Storing Didecyldimethylammonium Chloride (DDAC)? Start Here

Didecyldimethylammonium chloride (DDAC, CAS 7173-51-5; formula C22H48ClN) is a twin-chain cationic quaternary ammonium compound used worldwide as a hard-surface disinfectant, sanitizer, algicide, wood preservative, and material-preservation biocide. Sold most often as a 50 to 80 percent aqueous or alcoholic solution under names such as DDAC, Bardac 2250, and Quaternium-12, it is a surface-active salt rather than an organic solvent, so it carries no aggressive swelling chemistry toward polyolefins. That distinction is what makes it an easy fit for polyethylene storage and dosing systems. Because the active is a chloride salt that is corrosive to eyes, skin, and metals, the engineering challenge is not the polymer but the metal hardware around it: choose HDPE or XLPE tanks with polypropylene or fluoropolymer fittings, and keep carbon steel and aluminum out of the wetted path.

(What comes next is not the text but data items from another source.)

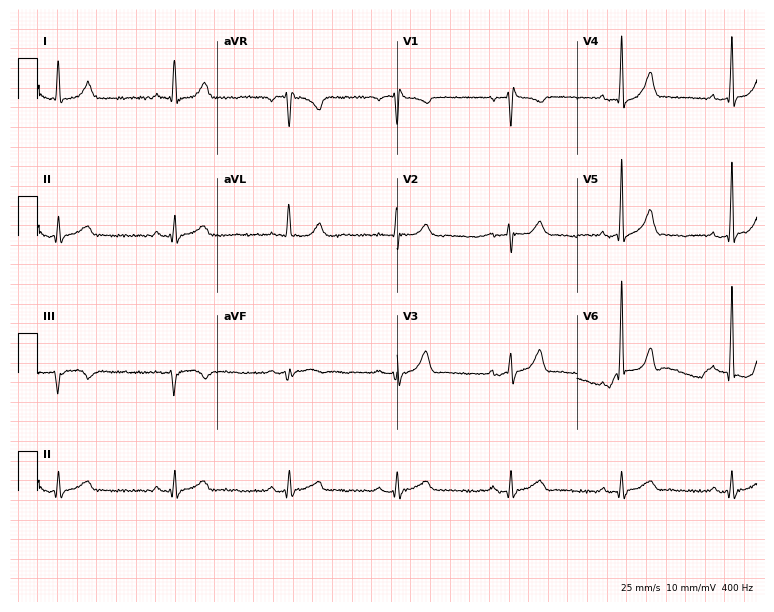
Electrocardiogram (7.3-second recording at 400 Hz), a male patient, 56 years old. Of the six screened findings (first-degree AV block, right bundle branch block (RBBB), left bundle branch block (LBBB), sinus bradycardia, atrial fibrillation (AF), sinus tachycardia), none is recorded. Only these six findings were labelled.
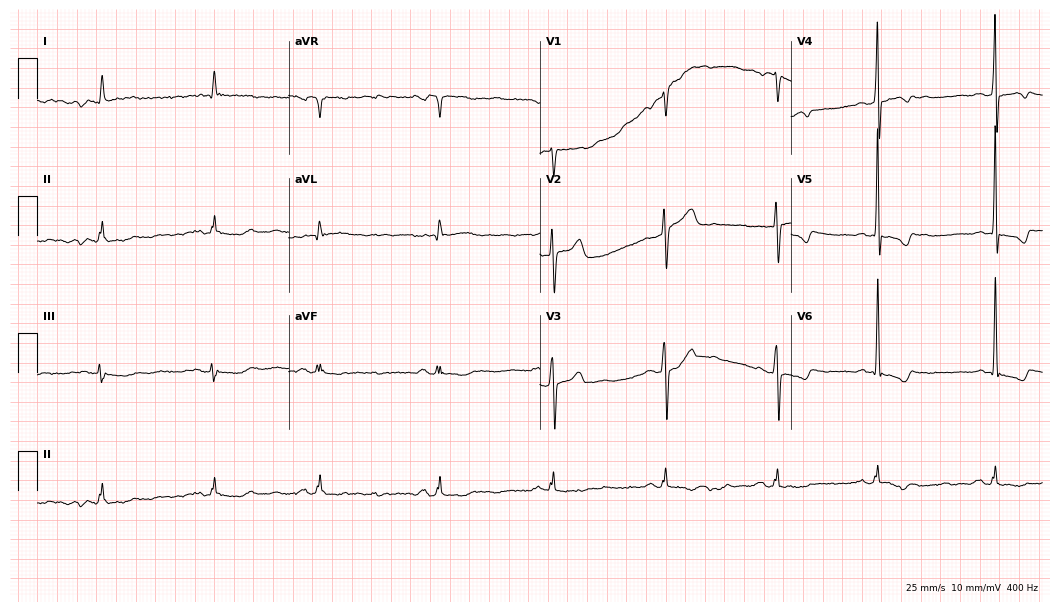
Standard 12-lead ECG recorded from a 63-year-old male patient. None of these six findings is recorded: first-degree AV block, right bundle branch block, left bundle branch block, sinus bradycardia, atrial fibrillation, sinus tachycardia. Only these six findings were labelled.
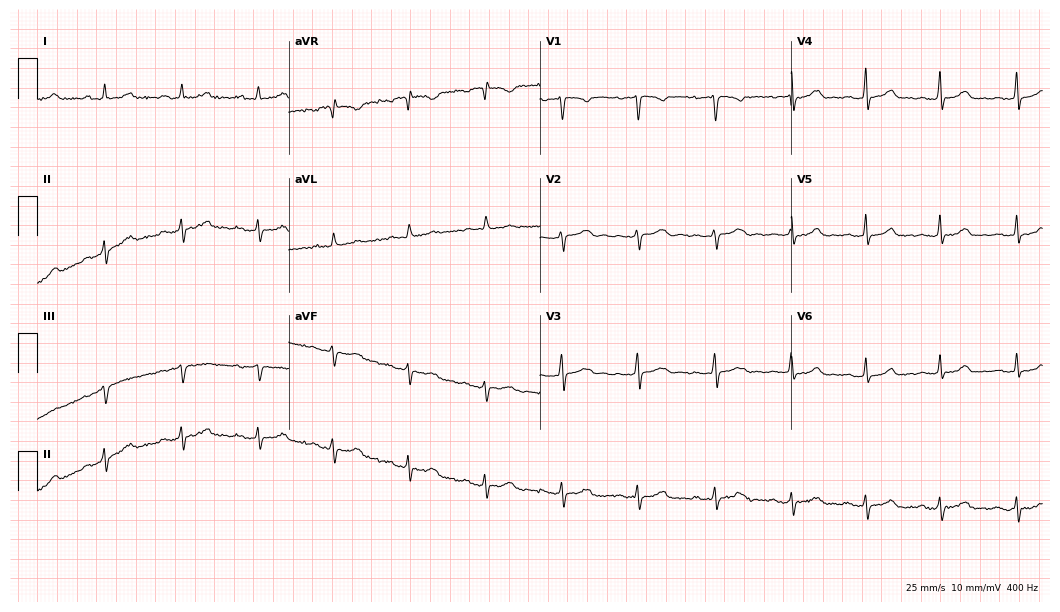
12-lead ECG from a 24-year-old female patient. Labelled as a normal ECG.
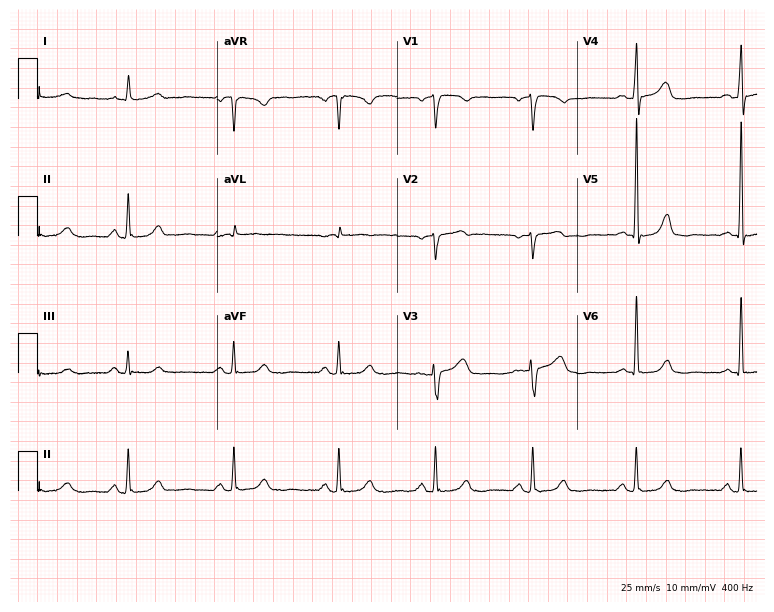
12-lead ECG from a woman, 74 years old (7.3-second recording at 400 Hz). Recorded interpretation: within normal limits.
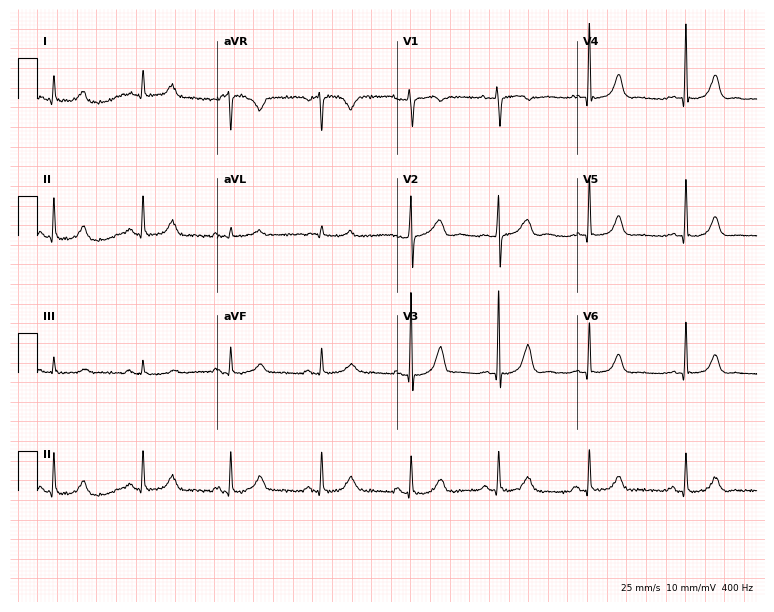
Electrocardiogram, a woman, 50 years old. Of the six screened findings (first-degree AV block, right bundle branch block (RBBB), left bundle branch block (LBBB), sinus bradycardia, atrial fibrillation (AF), sinus tachycardia), none is recorded. Only these six findings were labelled.
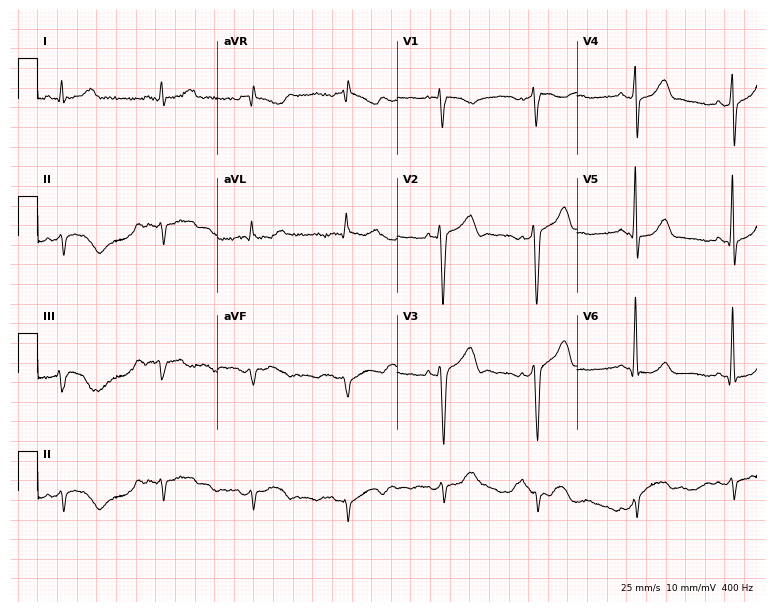
12-lead ECG (7.3-second recording at 400 Hz) from a 24-year-old male. Screened for six findings — first-degree AV block, right bundle branch block, left bundle branch block, sinus bradycardia, atrial fibrillation, sinus tachycardia — none is recorded.
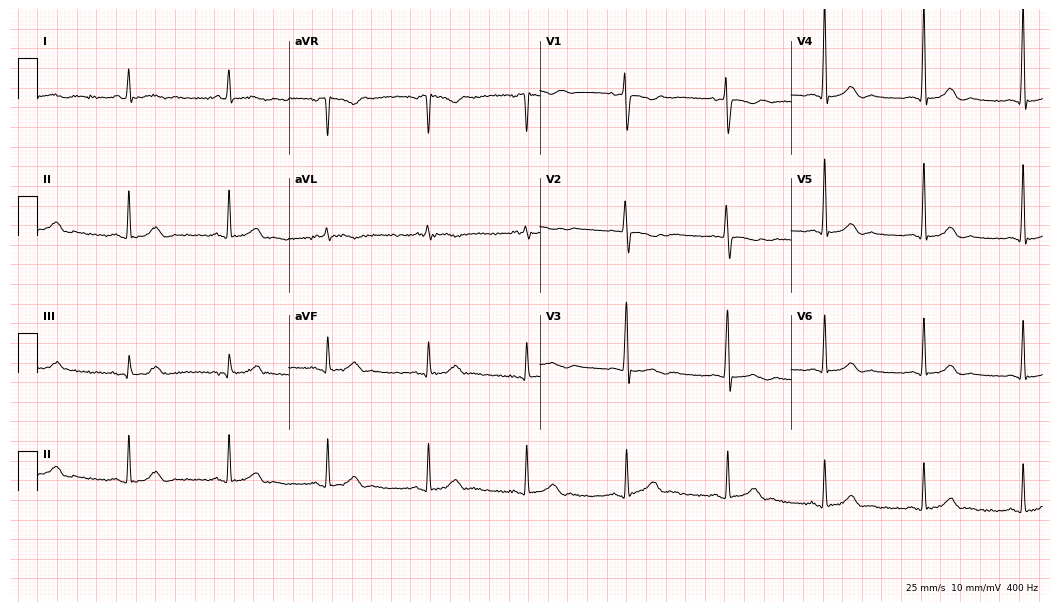
ECG — a woman, 75 years old. Labelled as a normal ECG.
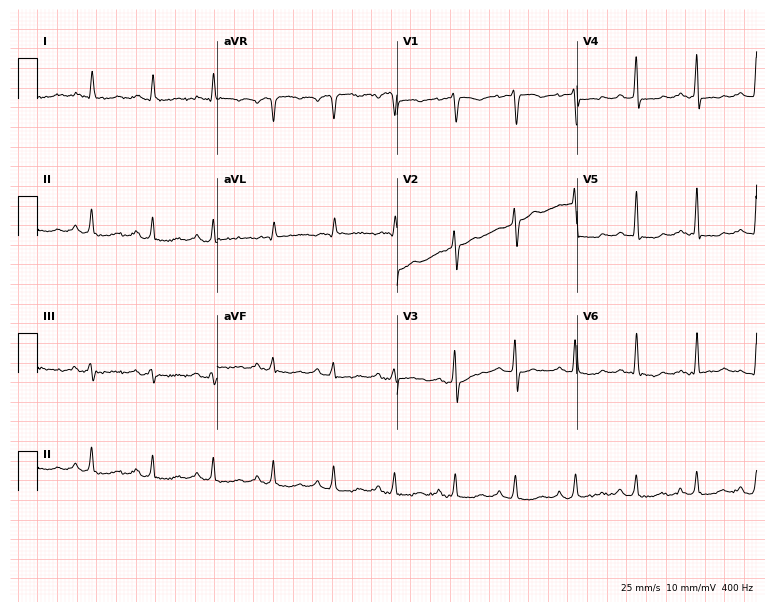
Standard 12-lead ECG recorded from a man, 82 years old. None of these six findings is recorded: first-degree AV block, right bundle branch block (RBBB), left bundle branch block (LBBB), sinus bradycardia, atrial fibrillation (AF), sinus tachycardia. Only these six findings were labelled.
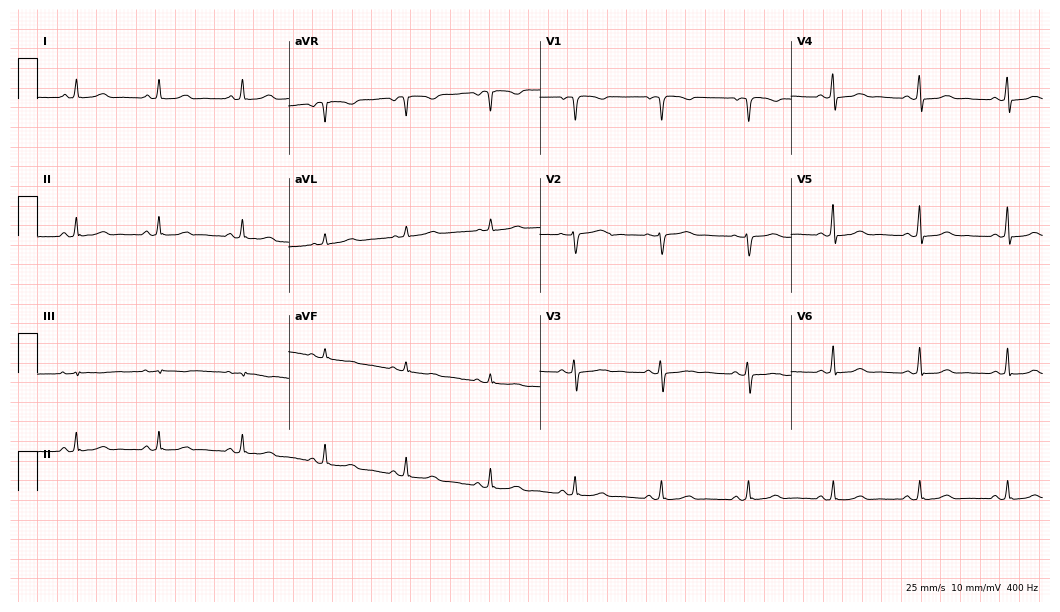
Resting 12-lead electrocardiogram. Patient: a 45-year-old female. Read as a normal ECG.

Polyethylene (HDPE / XLPE) Compatibility With DDAC

Polyethylene is an excellent match for didecyldimethylammonium chloride. DDAC is a water-soluble quaternary ammonium salt that is normally handled as an aqueous or short-chain-alcohol solution, and aqueous salt and surfactant solutions of this type do not chemically attack, dissolve, or measurably swell high-density (HDPE) or cross-linked (XLPE) polyethylene at ambient storage temperatures. Both the concentrated technical product and the heavily diluted use-solutions store and dose well in polyethylene tanks, totes, drums, and dip tubes.

Two practical notes apply. First, DDAC concentrates can be viscous and foam-prone, so size pumps and vents accordingly and avoid drawing the surfactant into a vortex. Second, where a concentrate uses a significant alcohol or solvent co-carrier or where service runs hot, confirm the rating against the supplier resistance chart for that specific formulation, since the carrier (not the quat) is the variable that matters. For routine aqueous DDAC service, HDPE and XLPE rate Suitable (S).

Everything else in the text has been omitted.